Emerging coronaviruses such as this strain and SARS can also do more damage to the body, particularly the lungs. And the new virus is more infectious than the flu, or SARS or MERS, with one COVID-19 patient likely to infect between two and three others.
Can you get COVID-19 and the flu at the same time?
Yes, it’s possible. As it breeds in the lungs, the virus can impair your body’s ability to filter out germs falling down from the upper airways and so leave some people susceptible to another bug – whether the common cold, influenza or a case of bacterial pneumonia. So this year there is a particular urgency behind calls for people to have their flu shots, as hospitals brace for a surge of COVID-19 and flu cases hitting all at once. On April 1, Deputy chief medical officer Paul Kelly urged Australians, especially those aged over 65, to get their flu vaccines as soon as possible. “As of now there are millions of vaccines out there ready,” Professor Kelly said.
How long will the pandemic last?
That’s the big question. This virus’s closest relative, SARS, while deadly, spread more slowly and to far fewer countries and so early containment efforts worked to wipe it out, largely within a year. For COVID-19, many experts are instead drawing parallels with the 1918 Spanish Flu pandemic, which killed millions around the world because it spread so far. The good news is medicine has taken a quantum leap forward since then. Still, modelling by the Imperial College London suggests countries will need to use control measures such as social distancing, aggressive case detection, even shutdowns right through until a vaccine becomes available – between 12 and 18 months.
How fast is it spreading?
The virus has now reached most of the world – more than 170 countries, and the World Health Organisation warns it is “accelerating”. It took the virus 67 days to infect the first 100,000 people, just 11 to reach 200,000 and four to top 300,000. By mid-March in Australia, the number of cases was doubling every three to four days.
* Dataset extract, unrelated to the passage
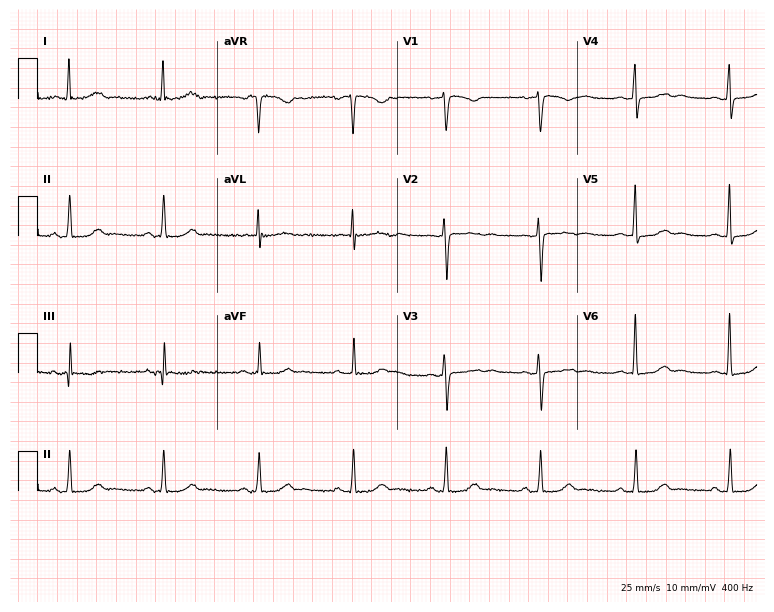
Resting 12-lead electrocardiogram. Patient: a 47-year-old female. Read as a normal ECG.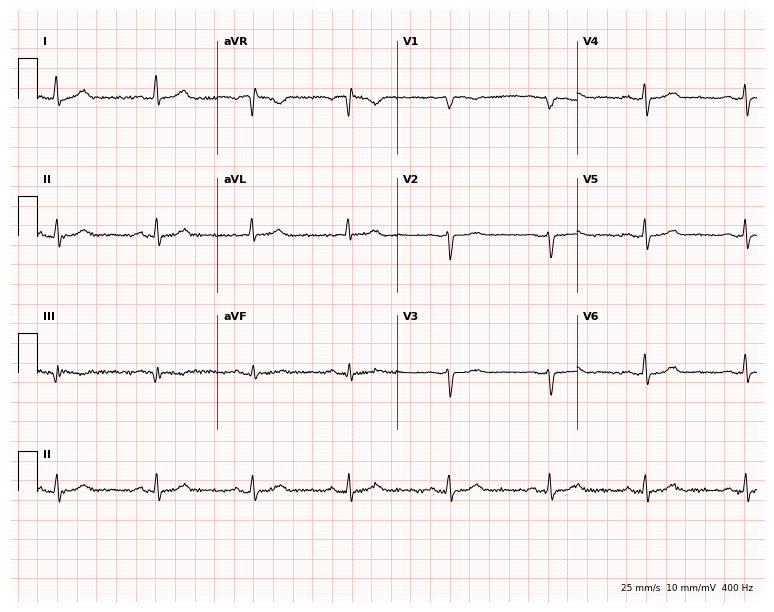
12-lead ECG (7.3-second recording at 400 Hz) from a woman, 49 years old. Labelled as a normal ECG.

In recent days, since stricter social distancing rules came into force and more people start to stay home, that growth has slowed a little but authorities say now is “not the time to take the foot off the brake”. Outside China, major clusters of the virus have broken out in Italy, where hospitals have been pushed to the brink as well as the US, Spain, Germany, Iran, France and South Korea.
What are other countries doing to ‘flatten the curve’?
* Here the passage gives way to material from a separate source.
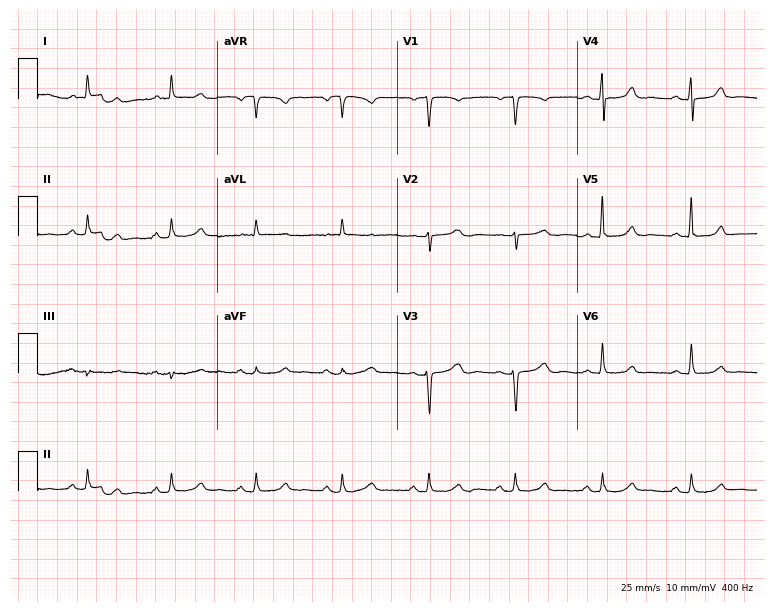
Electrocardiogram (7.3-second recording at 400 Hz), a 58-year-old female. Of the six screened findings (first-degree AV block, right bundle branch block, left bundle branch block, sinus bradycardia, atrial fibrillation, sinus tachycardia), none is recorded. Other findings, if any, are not listed.

Some nations, including many in Europe, have turned to the “China model” of forced home quarantines and transport shutdowns to stop the virus. But experts note that China, as well as countries such as Singapore, Taiwan and South Korea, have also started to “flatten their curve” of infection growth through exhaustive testing, contact tracing of known cases and community take-up of “social distancing” measures such as working from home or taking schools online.
China’s success so far means it is already starting to relax many of its lockdowns, even as it braces for a potential second wave. In Italy and now other countries such as Spain, France and the UK, people are only allowed to leave their homes to run essential errands such as grabbing groceries (and they must queue 1.5 metres apart). Anyone caught breaking Singapore’s rules can land themselves in prison after the city-state made it an offence for a person to intentionally stand close to another.
Is it a cold or COVID-19?
The main symptoms of the new coronavirus are:
- Shortness of breath
A patient might also complain of chills, headaches or a sore throat. Nausea or diarrhea have also been reported, though not in the numbers seen during SARS, and a blocked nose is less common again.
What’s shutting down?
The federal government has ruled people shouldn’t gather together except for “essential” activities such as school, public transport and work – but working from home is strongly encouraged and schools will move to mostly online lessons after Easter, except for students who have to attend in person.
Shopping centres will stay open but food courts will be for takeaway only. People are urged to just buy what they need and not collect together or take time browsing. Those indoor gatherings still running should allow space for one person per four square metres.
While the government is yet to move towards a full-scale shutdown of all but non-essential services, the following have already closed or suspended:
- Indoor venues such as pubs, clubs, casinos, cinemas, and places of worship
- Auction houses
- Real-estate auctions and open-house inspections
- Personal services such as beauty therapists, waxing and tanning salons, nail bars, spas, massage and tattoo parlours (excluding related health services such as physiotherapy)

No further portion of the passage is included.